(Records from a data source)
───
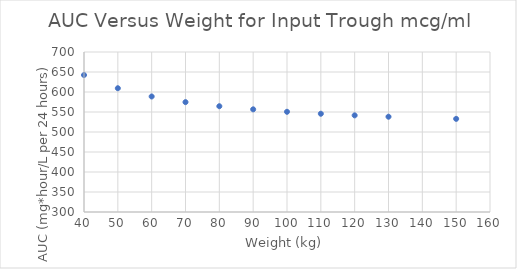
| Category | Series 0 |
|---|---|
| 40.0 | 642.414 |
| 50.0 | 609.433 |
| 60.0 | 588.805 |
| 70.0 | 574.7 |
| 80.0 | 564.452 |
| 90.0 | 556.671 |
| 100.0 | 550.564 |
| 110.0 | 545.643 |
| 120.0 | 541.594 |
| 130.0 | 538.205 |
| 150.0 | 532.849 |
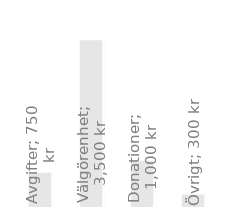
| Category | Årsintäkter: |
|---|---|
| Avgifter | 750 |
| Välgörenhet | 3500 |
| Donationer | 1000 |
| Övrigt | 300 |
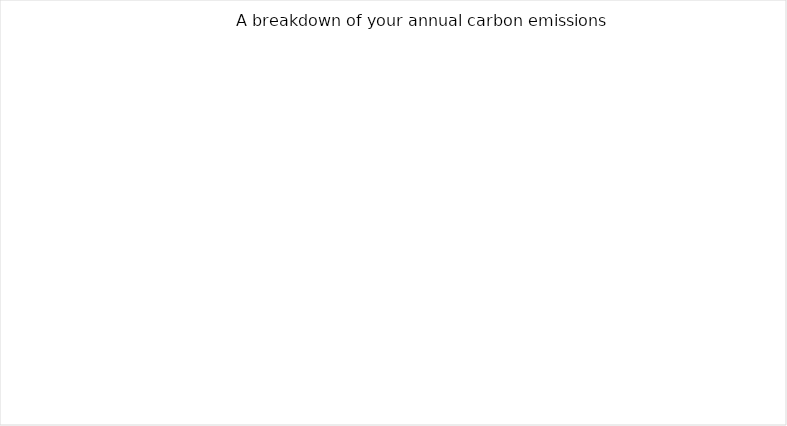
| Category | Series 0 |
|---|---|
|   | 0 |
|   | 0 |
|   | 0 |
|   | 0 |
|   | 0 |
|   | 0 |
|   | 0 |
|   | 0 |
|   | 0 |
|   | 0 |
|   | 0 |
|   | 0 |
───
Work item ▸ With the pictures omitted, give every line above again exactly.

Task answer ▸
| Category | Series 0 |
|---|---|
| 40.0 | 642.414 |
| 50.0 | 609.433 |
| 60.0 | 588.805 |
| 70.0 | 574.7 |
| 80.0 | 564.452 |
| 90.0 | 556.671 |
| 100.0 | 550.564 |
| 110.0 | 545.643 |
| 120.0 | 541.594 |
| 130.0 | 538.205 |
| 150.0 | 532.849 |
| Category | Årsintäkter: |
|---|---|
| Avgifter | 750 |
| Välgörenhet | 3500 |
| Donationer | 1000 |
| Övrigt | 300 |
| Category | Series 0 |
|---|---|
|   | 0 |
|   | 0 |
|   | 0 |
|   | 0 |
|   | 0 |
|   | 0 |
|   | 0 |
|   | 0 |
|   | 0 |
|   | 0 |
|   | 0 |
|   | 0 |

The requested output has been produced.